• WORK ORDER: A verbatim copy is needed of the lines below from the one containing "pessoa trajando casaco" up to and including the one containing "The City Nesher", excluding pictures.

• INPUT FOR THIS TASK:
»»
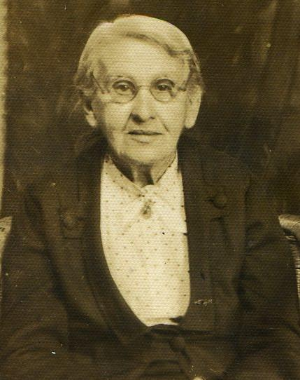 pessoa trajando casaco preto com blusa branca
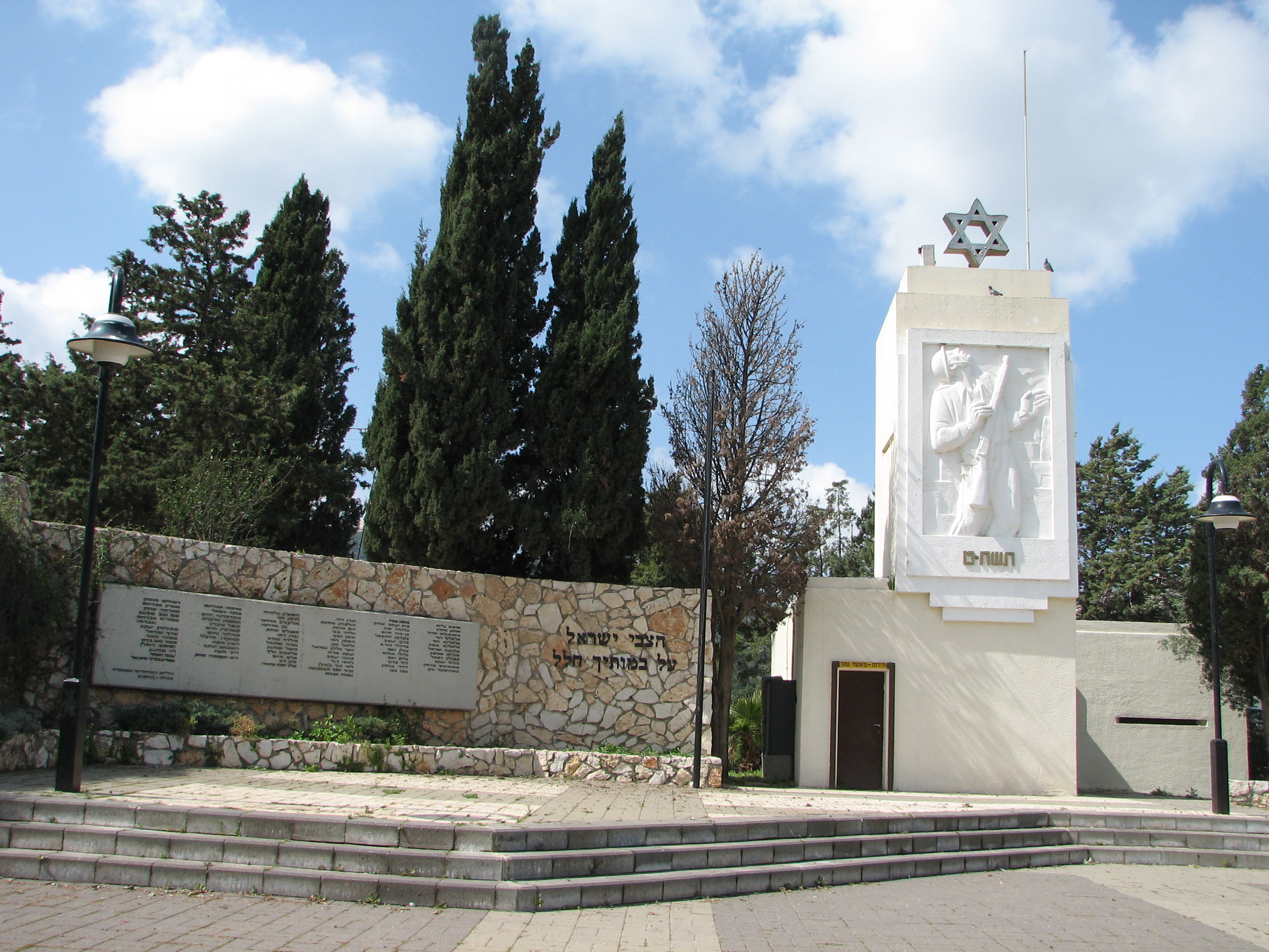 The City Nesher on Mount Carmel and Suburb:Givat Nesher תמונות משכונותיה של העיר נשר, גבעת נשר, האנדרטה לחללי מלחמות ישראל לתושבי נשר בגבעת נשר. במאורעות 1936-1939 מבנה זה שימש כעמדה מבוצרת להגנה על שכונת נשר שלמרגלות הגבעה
««
»»
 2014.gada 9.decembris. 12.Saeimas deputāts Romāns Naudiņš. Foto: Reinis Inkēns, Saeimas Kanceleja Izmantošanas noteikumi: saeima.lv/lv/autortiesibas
««
»»
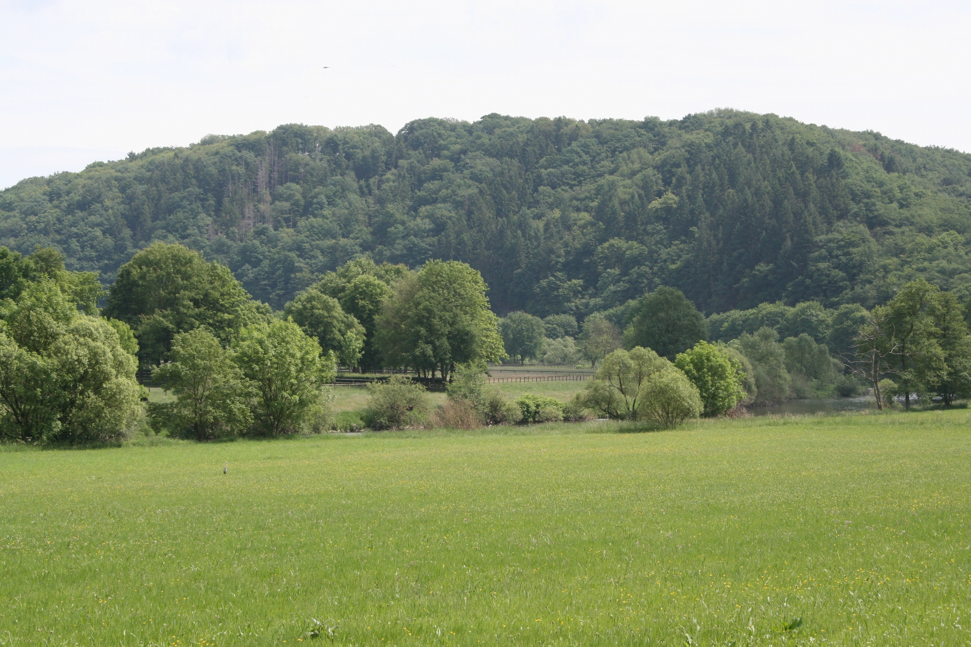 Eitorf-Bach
««
• OUTPUT OF THE TASK:
 pessoa trajando casaco preto com blusa branca
 The City Nesher on Mount Carmel and Suburb:Givat Nesher תמונות משכונותיה של העיר נשר, גבעת נשר, האנדרטה לחללי מלחמות ישראל לתושבי נשר בגבעת נשר. במאורעות 1936-1939 מבנה זה שימש כעמדה מבוצרת להגנה על שכונת נשר שלמרגלות הגבעה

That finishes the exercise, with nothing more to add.